We apply a band-wise intensity normalization (BWN) to the Post-CT patches that acts as a piecewise linear stretch. For each 3D patch, we calculate the 2% percentile (\( p_{2} \)), the 98% percentile (\( p_{98} \)) and the 99.95% percentile (\( p_{99.95} \)) of the intensity values. Then the patch is separated into three channels: first, we copy the whole patch into channels 1, 2, and 3; second, the intensity values in channel 1, 2, and 3 are clamped to the ranges \( p_{2} \) to \( \left( {p_{2} + p_{98} } \right)/2 \), \( \left( {p_{2} + p_{98} } \right)/2 \) to \( p_{98} \), and \( p_{98} \) to \( p_{99.95} \), respectively; and finally each channel is normalized to the -1 to 1 range.

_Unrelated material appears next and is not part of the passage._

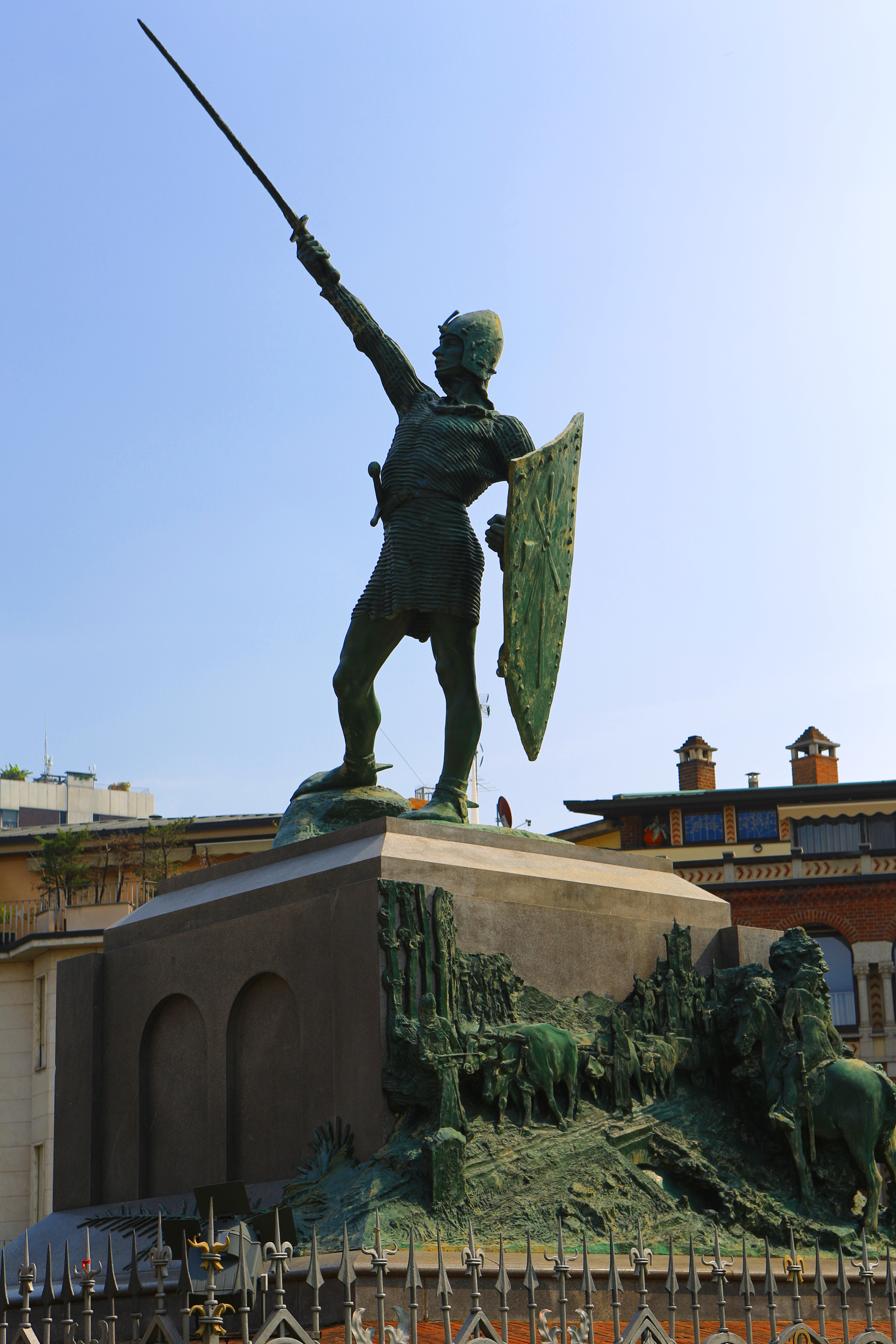 Monumento "Alberto da Giussano" This is a photo of a monument which is part of cultural heritage of Italy.

As discussed later, this heuristic improves some of our results.

For each Pre-CT patch, the intensity values are also clamped to the range between the bottom 1% and the top 1% voxel values. Then the patch is normalized to the −1 to 1 range.

4.3 Evaluation

The quality of the artifact-corrected images is evaluated quantitatively by comparing the segmentations of ST, SV, and MOD obtained with NM applied to the real Pre-CTs with the results obtained when applying NM to the artifact-corrected CTs. The output of NM are surface meshes of ST, SV, and MOD that have a pre-defined number of vertices. There are 3344, 3132, and 17947 vertices on the ST, SV, and MOD surfaces, respectively, for a total of 24423 vertices. Point-to-point errors (P2PEs), computed as the Euclidean distance in millimeter, between the corresponding vertices on the meshes generated from the real Pre-CTs and the meshes generated from artifact-corrected images are calculated to quantify the quality of the artifact-corrected images.

To compare the proposed method to the state of the art, we also segment ST, SV, and MOD using RM in Post-CTs. The output of RM are surface meshes for ST, SV, and MOD that have the same anatomical correspondences as the meshes generated by NM. The P2PEs between the corresponding vertices on the meshes generated from real Pre-CTs by using NM and the meshes generated from Post-CTs by using RM are calculated and serve as baseline for comparison.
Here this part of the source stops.